=== What this task involves ===
Of the lines in the data below, write out exactly those from the one holding "4845 | 3906 |" through the one holding "422 | 427 |", both included.

=== Available data ===
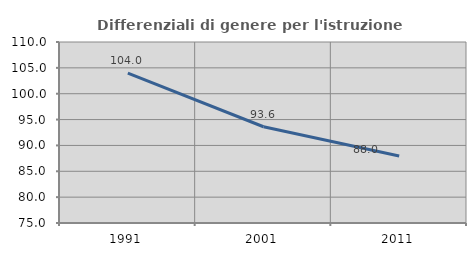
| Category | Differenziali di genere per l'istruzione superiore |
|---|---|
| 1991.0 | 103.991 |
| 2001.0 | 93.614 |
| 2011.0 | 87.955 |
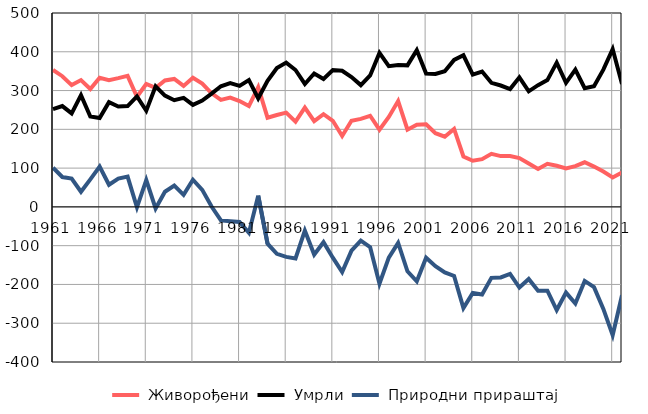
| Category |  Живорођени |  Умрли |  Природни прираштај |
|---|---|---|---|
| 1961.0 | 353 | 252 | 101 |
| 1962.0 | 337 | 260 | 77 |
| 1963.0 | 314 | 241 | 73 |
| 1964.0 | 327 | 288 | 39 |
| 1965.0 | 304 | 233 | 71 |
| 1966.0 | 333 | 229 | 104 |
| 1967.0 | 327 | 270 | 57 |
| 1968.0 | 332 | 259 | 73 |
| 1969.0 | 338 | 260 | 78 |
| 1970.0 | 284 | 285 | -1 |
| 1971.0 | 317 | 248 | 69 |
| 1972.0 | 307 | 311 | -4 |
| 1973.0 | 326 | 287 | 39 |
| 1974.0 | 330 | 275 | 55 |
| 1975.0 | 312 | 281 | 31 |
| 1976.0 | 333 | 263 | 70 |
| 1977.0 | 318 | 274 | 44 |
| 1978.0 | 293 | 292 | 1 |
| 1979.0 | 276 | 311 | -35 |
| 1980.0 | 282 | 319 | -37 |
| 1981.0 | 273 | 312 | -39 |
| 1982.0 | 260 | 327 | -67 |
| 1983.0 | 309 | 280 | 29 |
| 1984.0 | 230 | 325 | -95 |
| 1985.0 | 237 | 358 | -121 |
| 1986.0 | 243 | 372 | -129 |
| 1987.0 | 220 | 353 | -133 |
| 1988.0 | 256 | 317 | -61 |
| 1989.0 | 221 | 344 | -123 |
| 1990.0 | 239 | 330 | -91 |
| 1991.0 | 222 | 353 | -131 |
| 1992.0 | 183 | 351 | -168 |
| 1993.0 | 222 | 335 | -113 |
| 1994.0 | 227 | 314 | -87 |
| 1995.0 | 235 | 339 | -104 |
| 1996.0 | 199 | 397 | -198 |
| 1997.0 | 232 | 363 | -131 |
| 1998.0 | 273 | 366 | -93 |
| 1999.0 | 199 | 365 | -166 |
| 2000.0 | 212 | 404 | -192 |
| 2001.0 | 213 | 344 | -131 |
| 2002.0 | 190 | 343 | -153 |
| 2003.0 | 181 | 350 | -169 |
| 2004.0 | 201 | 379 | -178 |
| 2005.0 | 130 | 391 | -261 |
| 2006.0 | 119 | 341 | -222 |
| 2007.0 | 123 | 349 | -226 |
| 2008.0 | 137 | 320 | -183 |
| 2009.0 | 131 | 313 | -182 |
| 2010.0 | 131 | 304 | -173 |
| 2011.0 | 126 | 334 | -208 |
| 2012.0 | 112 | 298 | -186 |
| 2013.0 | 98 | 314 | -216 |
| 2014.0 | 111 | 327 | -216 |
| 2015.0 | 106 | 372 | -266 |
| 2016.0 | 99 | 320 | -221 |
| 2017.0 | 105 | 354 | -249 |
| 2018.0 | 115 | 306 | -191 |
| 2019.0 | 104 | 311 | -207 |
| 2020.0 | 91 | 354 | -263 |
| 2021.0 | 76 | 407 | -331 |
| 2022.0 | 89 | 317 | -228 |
--
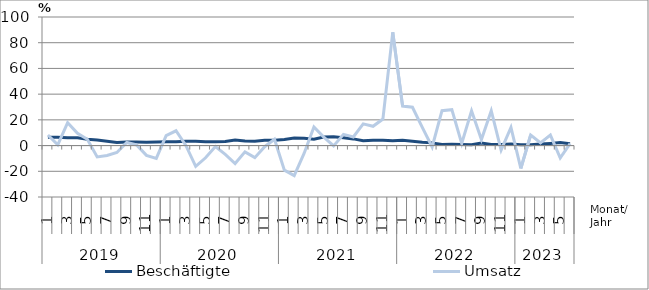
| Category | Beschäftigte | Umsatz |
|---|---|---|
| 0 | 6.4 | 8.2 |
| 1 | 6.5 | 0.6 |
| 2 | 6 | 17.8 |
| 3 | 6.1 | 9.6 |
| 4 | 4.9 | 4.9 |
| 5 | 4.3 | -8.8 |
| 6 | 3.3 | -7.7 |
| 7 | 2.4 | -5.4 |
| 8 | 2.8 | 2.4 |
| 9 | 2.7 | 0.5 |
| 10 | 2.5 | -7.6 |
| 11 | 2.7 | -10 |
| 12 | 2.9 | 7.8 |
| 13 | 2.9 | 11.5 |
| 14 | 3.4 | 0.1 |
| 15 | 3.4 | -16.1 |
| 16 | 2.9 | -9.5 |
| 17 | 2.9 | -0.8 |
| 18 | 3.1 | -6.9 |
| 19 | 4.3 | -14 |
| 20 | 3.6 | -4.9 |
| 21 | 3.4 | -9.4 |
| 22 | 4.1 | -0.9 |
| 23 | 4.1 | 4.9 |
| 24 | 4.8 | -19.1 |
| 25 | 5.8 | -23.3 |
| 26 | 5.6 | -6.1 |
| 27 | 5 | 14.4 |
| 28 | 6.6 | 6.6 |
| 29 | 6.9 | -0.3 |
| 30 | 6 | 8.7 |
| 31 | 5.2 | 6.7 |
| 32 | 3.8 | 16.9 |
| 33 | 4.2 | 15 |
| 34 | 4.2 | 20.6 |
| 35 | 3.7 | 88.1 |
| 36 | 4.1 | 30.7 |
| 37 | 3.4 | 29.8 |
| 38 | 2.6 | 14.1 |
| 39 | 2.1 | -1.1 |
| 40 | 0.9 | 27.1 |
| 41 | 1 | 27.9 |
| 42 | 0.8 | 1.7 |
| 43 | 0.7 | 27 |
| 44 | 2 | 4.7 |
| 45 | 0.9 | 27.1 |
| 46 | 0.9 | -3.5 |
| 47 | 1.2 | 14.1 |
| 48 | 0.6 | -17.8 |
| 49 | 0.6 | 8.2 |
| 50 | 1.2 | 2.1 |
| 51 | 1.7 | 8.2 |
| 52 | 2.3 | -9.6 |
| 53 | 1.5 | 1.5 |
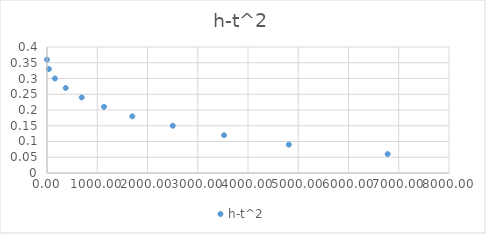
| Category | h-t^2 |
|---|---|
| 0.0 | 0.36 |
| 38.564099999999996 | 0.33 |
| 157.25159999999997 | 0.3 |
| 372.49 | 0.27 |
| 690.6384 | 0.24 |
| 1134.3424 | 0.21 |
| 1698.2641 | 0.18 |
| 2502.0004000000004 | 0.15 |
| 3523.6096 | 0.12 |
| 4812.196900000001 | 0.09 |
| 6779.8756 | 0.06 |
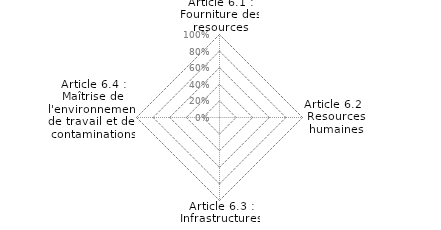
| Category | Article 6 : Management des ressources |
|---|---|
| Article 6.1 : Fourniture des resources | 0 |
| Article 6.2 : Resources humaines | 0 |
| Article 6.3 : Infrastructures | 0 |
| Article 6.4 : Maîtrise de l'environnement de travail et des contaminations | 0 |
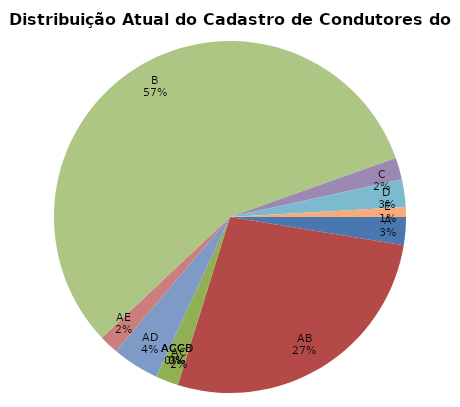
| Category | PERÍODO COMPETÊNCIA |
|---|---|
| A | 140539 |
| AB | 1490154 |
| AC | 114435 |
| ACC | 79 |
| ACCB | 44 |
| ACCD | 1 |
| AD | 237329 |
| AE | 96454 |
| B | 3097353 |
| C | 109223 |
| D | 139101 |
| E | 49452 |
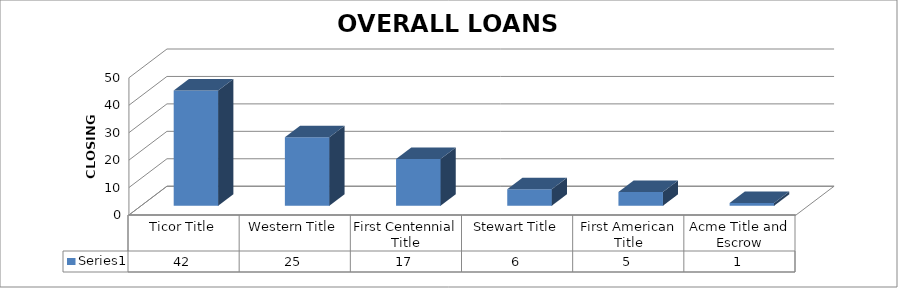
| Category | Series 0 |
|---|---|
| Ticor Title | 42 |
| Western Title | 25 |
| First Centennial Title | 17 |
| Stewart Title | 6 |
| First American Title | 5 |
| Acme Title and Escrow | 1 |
---
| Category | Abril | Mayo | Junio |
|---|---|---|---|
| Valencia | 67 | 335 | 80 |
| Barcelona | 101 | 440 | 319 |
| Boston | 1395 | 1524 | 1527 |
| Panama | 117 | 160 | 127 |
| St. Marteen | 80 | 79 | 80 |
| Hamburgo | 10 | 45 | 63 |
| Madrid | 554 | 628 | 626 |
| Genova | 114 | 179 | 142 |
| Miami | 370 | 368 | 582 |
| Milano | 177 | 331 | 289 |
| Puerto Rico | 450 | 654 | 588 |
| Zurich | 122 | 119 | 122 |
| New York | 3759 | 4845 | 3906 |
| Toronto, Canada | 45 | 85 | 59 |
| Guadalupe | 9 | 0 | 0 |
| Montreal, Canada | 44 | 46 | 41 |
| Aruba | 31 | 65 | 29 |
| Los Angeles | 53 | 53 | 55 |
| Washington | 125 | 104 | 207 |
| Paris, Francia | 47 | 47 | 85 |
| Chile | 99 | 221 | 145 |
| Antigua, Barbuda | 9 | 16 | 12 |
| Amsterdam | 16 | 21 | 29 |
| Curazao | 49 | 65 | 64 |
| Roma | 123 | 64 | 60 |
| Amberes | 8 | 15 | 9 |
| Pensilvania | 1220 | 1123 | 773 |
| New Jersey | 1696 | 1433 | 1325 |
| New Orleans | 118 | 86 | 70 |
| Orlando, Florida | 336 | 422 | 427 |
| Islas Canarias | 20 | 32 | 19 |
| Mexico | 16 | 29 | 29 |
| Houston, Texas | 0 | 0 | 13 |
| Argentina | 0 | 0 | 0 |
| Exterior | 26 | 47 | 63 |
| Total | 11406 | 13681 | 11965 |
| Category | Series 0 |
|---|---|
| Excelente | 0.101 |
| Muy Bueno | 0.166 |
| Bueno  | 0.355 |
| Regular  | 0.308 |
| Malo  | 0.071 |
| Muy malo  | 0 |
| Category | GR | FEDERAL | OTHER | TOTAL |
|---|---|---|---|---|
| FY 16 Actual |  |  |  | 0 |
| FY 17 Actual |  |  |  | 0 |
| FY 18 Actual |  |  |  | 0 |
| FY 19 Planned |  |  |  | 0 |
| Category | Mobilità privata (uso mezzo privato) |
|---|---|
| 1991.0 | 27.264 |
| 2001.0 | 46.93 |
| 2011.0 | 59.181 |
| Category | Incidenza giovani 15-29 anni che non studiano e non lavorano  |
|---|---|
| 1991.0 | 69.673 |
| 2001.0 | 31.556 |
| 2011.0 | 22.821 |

=== Finished exercise ===
| New York | 3759 | 4845 | 3906 |
| Toronto, Canada | 45 | 85 | 59 |
| Guadalupe | 9 | 0 | 0 |
| Montreal, Canada | 44 | 46 | 41 |
| Aruba | 31 | 65 | 29 |
| Los Angeles | 53 | 53 | 55 |
| Washington | 125 | 104 | 207 |
| Paris, Francia | 47 | 47 | 85 |
| Chile | 99 | 221 | 145 |
| Antigua, Barbuda | 9 | 16 | 12 |
| Amsterdam | 16 | 21 | 29 |
| Curazao | 49 | 65 | 64 |
| Roma | 123 | 64 | 60 |
| Amberes | 8 | 15 | 9 |
| Pensilvania | 1220 | 1123 | 773 |
| New Jersey | 1696 | 1433 | 1325 |
| New Orleans | 118 | 86 | 70 |
| Orlando, Florida | 336 | 422 | 427 |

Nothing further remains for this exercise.